§ **Exercise material**
- - - - - - -
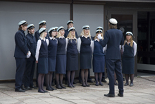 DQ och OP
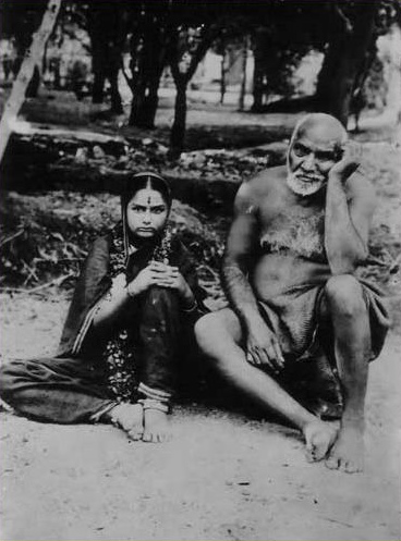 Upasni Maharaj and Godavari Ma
- - - - - - -
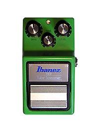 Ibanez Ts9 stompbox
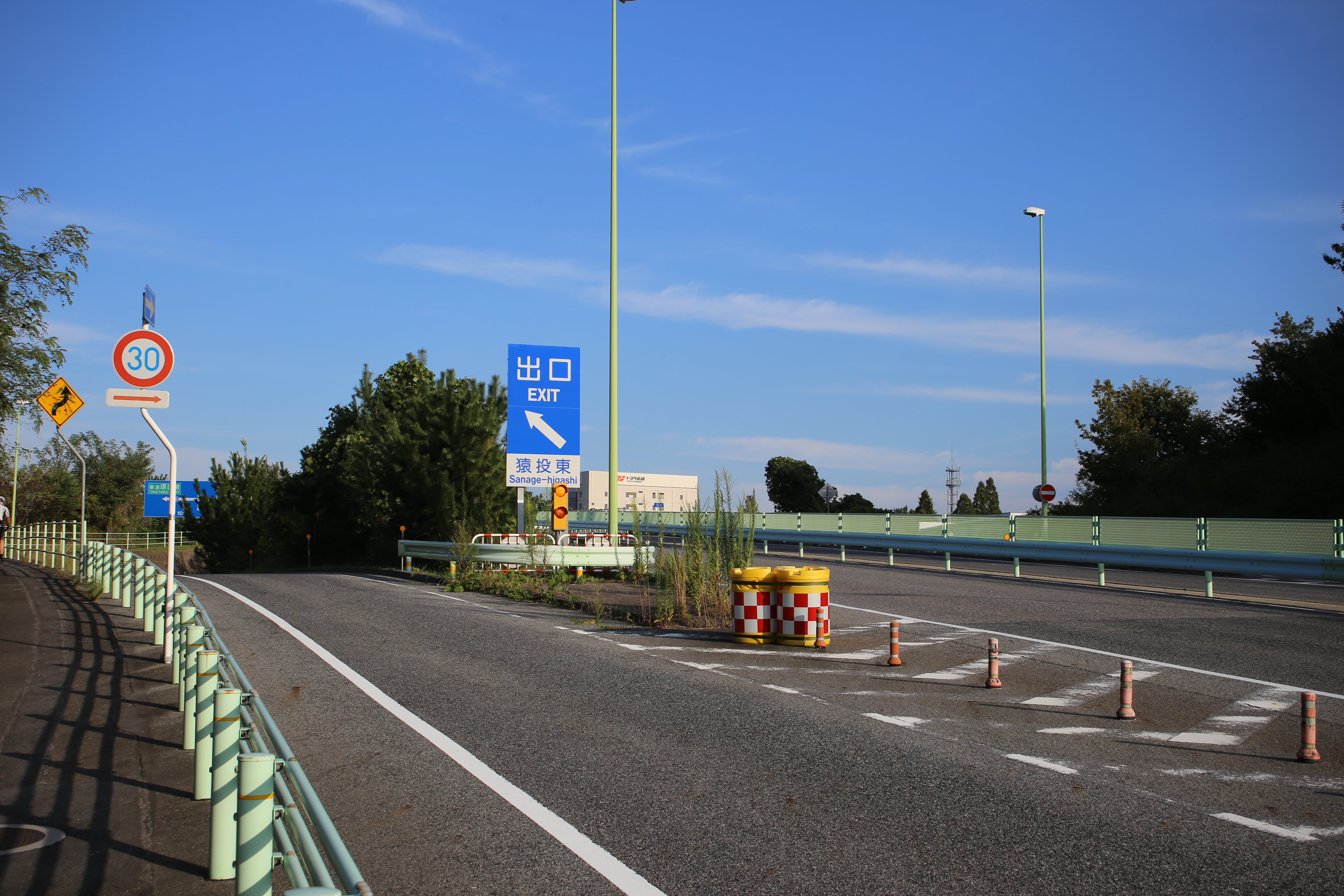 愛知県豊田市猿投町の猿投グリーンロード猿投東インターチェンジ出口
- - - - - - -
§ **Task instructions**
When you reach the line containing "Ibanez Ts9 stompbox" in the entries above, begin restating word for word, and stop once the line containing "愛知県豊田市猿投町の猿投グリーンロード猿投東インターチェンジ出口" has been given. Omit the pictures.

§ **Response to this exercise**
 Ibanez Ts9 stompbox
 愛知県豊田市猿投町の猿投グリーンロード猿投東インターチェンジ出口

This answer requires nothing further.